BAR domain function in clathrin-mediated endocytosis

Clathrin-mediated endocytosis is the major pathway for the uptake of nutrients and signaling molecules in higher eukaryotic cells and for the recycling or degradation of transmembrane receptors including the activity-induced reformation of synaptic vesicles at nerve terminals in neurons [5154]. A clathrin coat is assembled on the cytoplasmic face of the plasma membrane, which progressively matures into a clathrin-coated pit (CCP). Late-stage CCPs constrict at the neck region and finally pinch off from the membrane in a reaction driven by the oligomeric GTPase dynamin. Formation of endocytic vesicles involves differentially curved membrane intermediates at each stage of the pathway, thereby necessitating tight control of membrane remodeling by BAR domain proteins including the N-BAR proteins endophilin and amphiphysin, the BAR-PX domain protein SNX9, and the F-BAR domain proteins FCHo and syndapin. Many of these factors, in addition to their BAR/F-BAR domains, also contain a Src homology 3 domain (SH3) domain that allows them to associate with other endocytic and cytoskeletal proteins, such as the GTPase dynamin (mediating vesicle fission), or N-WASP (an initiator for actin polymerization) (Fig. 3a) [6, 15, 5559].

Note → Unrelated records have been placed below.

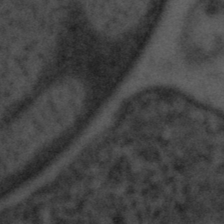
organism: Tuwongella immobilis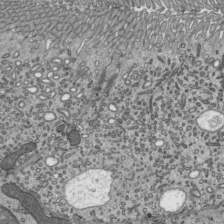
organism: Mouse
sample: Mouse epididymis efferent ductule cilia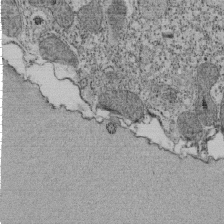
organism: Tetrahymena
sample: Cilia in tetrahymena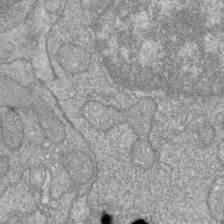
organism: Zebrafish
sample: Cilia; retinal pigment epithelium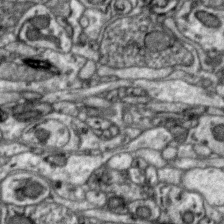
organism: Zebra finch
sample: Brain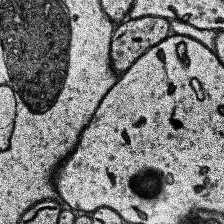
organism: Human
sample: Temporal Lobe

During clathrin-mediated endocytosis, F-BAR domain proteins typically arrive early to the site of endocytosis, and may be involved in the nucleation of CCPs [6063]. The F-BAR-containing proteins FCHo arrive early at sites of endocytosis and specifically bind to PtdIns(4,5)P2-enriched membranes and sculpt the initial vesicle bud site by their F-BAR-encoded membrane-bending activity [61]. Recent studies suggest that another F-BAR domain protein FBP17 has a dual role in shaping and stabilizing membrane curvature via its F-BAR domain and in recruiting machinery for actin polymerization [58]. The latter may provide the force to push vesicle buds away from the plasma membrane and/or to narrow down the neck region at the stage of coat propagation. Blocking clathrin assembly prevents deep membrane invaginations even in the presence of abundant membrane-tubulating proteins in the cytosol, thereby inhibiting CCP maturation at an early stage [58].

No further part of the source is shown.